素材の引き渡しなどのためにギルドに行った際、話題に上がったあることを端に発している。
前日はココネさん…………というか、フォズさん家にお泊まりしたので、そのまま7人でギルドにまで出向いた。
そこで支部長も交えて素材の査定などをしていた時に、ナタリィさんとココネさんたちの間で、私たちが貸した武器の話になってしまった。
ナタリィさん的には、『え゛、キメラ武器なの? 大丈夫? ソレ……』と、よくある反応だったのだが、支部長は違った。
『ほぅ…………興味深いな。ちょっと見せてくれないか?』と、ココネさんとサリーさんの了承を得た上でフォースソードとグリズリソードを手に取った。
そして、矯めつ眇めつ あらゆる角度から眺めたり、二人に使い勝手や好悪を聞いたり、素振りをしてみたり、果てには試し斬りをしたりした結果…………何かのお眼鏡に叶った。
その『何か』というのが、つまるところ『複合武器の啓蒙』と『武器貸与制度』である。
冒険者というのは、無資本でも始められる、とても間口の広い職業である。
なにしろ、それなりのステータスとやる気さえあれば、基本的には冒険者として登録出来る。
仕事も、子供でも出来るような簡単なものから始まって、徐々に難しくなっていくため、難易度が理由で『ここで多くの者がふるい落とされる』といった壁が無い。
壁があるのは、ぶっちゃけお金だ。
『無資本で始められるって言わなかった?』と思うかもしれないが、ここで言うお金は、冒険者を始めるのに必要な『初期費用』ではなく、冒険者としての成長していく『発展費用』である。
具体的に言うと、武具の買い替え費用。
Gランクなら、武器は必要ない。ゆえに、誰でもなれる。
E・Fランクになると、店売りの一番安い武器が必要。
Dランクになると、店売りの高めの武器と防具が欲しい。
Cランクになると、自分で狩った魔獣素材+αを使ったCランク武具に買い替え。
B・A・Sも同様に、その都度買い替えていく。
この『武具の更新』は、二段階の問題を発生させた。
まず、Dランク昇格時の問題。
どの程度の武具を選ぶかにもよるが、Dランククエストをこなすのに適したレベルの物を購入するとなると、それまでの武具とは一桁二桁違う費用が掛かる。
プロの道具とアマチュアの道具の差なのかもしれないが、突如跳ね上がる金額に二の足を踏んでしまうことは、想像に難くない。
加えて、Eランクのクエスト報酬では、なかなか必要金額が貯まらないことも拍車を掛ける。
結果、Dランクに上がったものの、装備更新はしないでEランククエストのみをこなす兼業冒険者が誕生する。
次に、武具の維持の問題。
昔、偉い人は言いました。『武器は消耗品。いずれ壊れる』と。
まぁ、それ言ったのおじいちゃんなんですけど。
私は何の奇跡なのか『素材を喰らって自己修復する武器』なんてモノを手に入れたり、回避主体の立ち回りをしたりするので実感しづらいが、普通 武具は徐々に劣化していく。
特に、武器は顕著だ。メンテナンスをしなければ、早ければ半年程度で使用に堪えなくなる。

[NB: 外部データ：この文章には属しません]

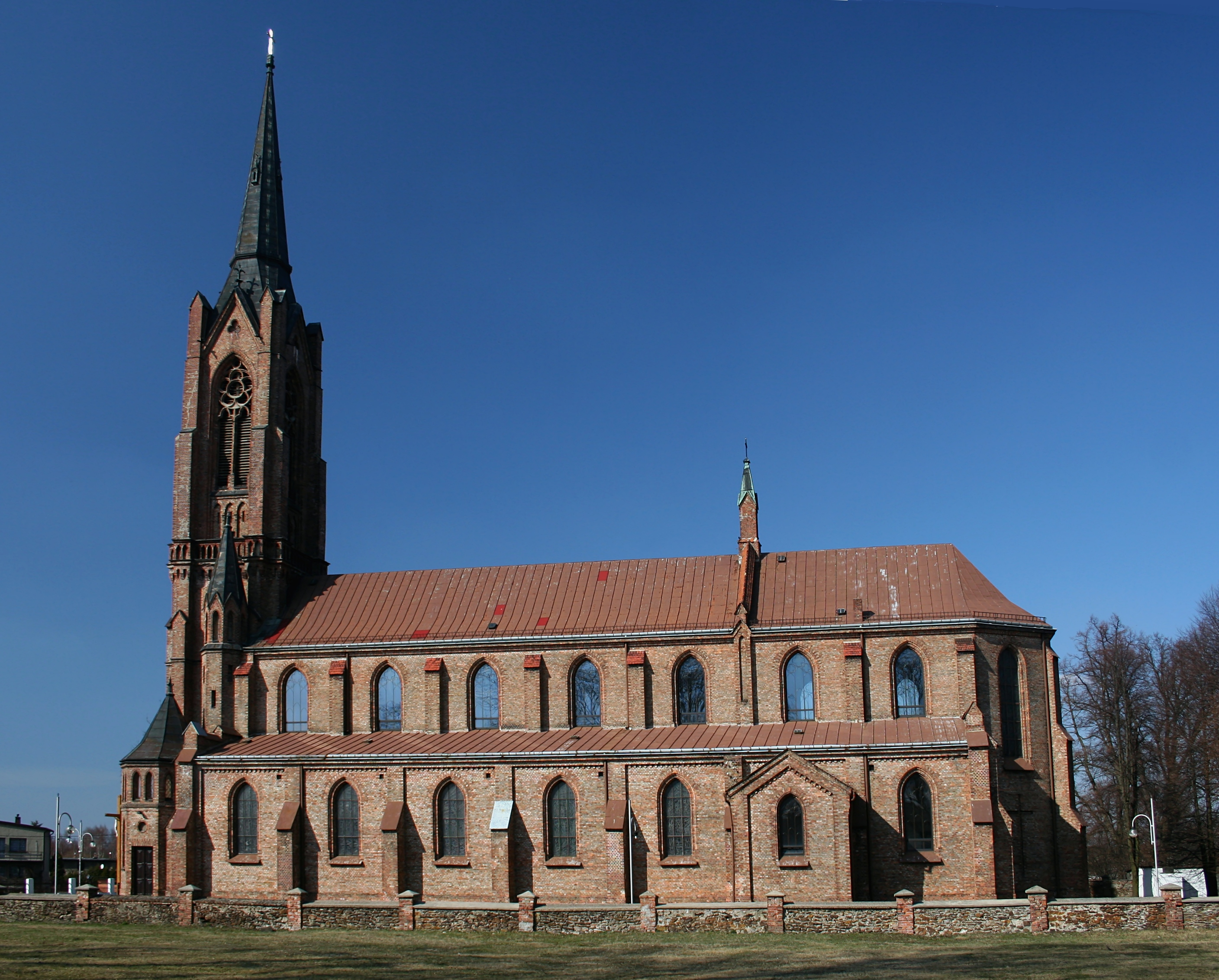 Kościół św. Walentego w Konopiskach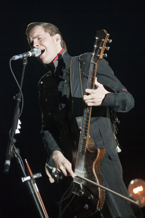 Jónsi, vocalista y guitarrista de Sigur Rós, actuando en el DCode Fest 2012 (Madrid).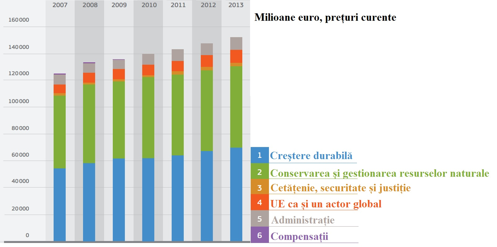 Cadrul financiar multianual 2007 - 2013 al bugetului Uniunii Europene, în milioane euro, prețuri curente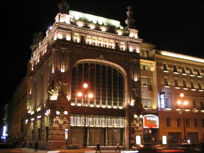 Дом торгового товарищества «Братья Елисеевы» г. Санкт-Петербург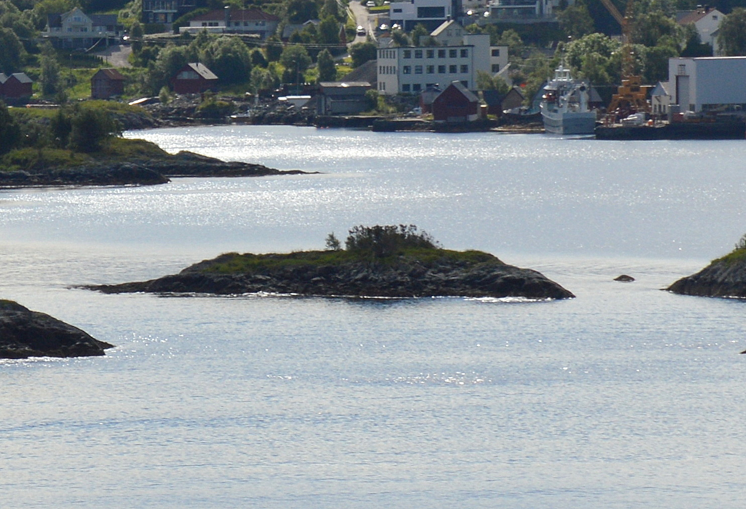 Insel Nålaugholmen bei Alesund

魔導士用の杖でさえ、発動した魔法の余波を受けて、近接武器と同程度の早さで劣化する。
そして、しっかりとメンテナンスをしていたとしても、いずれ限界は訪れる。
メンテナンスは、武具の寿命を延ばす行為でしかないということだ。
冒険者というものは、武具の寿命に追われながら生き続ける仕事、と言えるのかもしれない。
このメンテナンス費用というのが、結構バカにならないのだ。
加えて、さらに上位ランクを目指すなら、より上位の魔獣との戦闘は避けられず、武具の消耗は加速する。
その結果、武具の寿命に追いつかれて、冒険者を続けられなくなる者も少なくない数 存在するのだ。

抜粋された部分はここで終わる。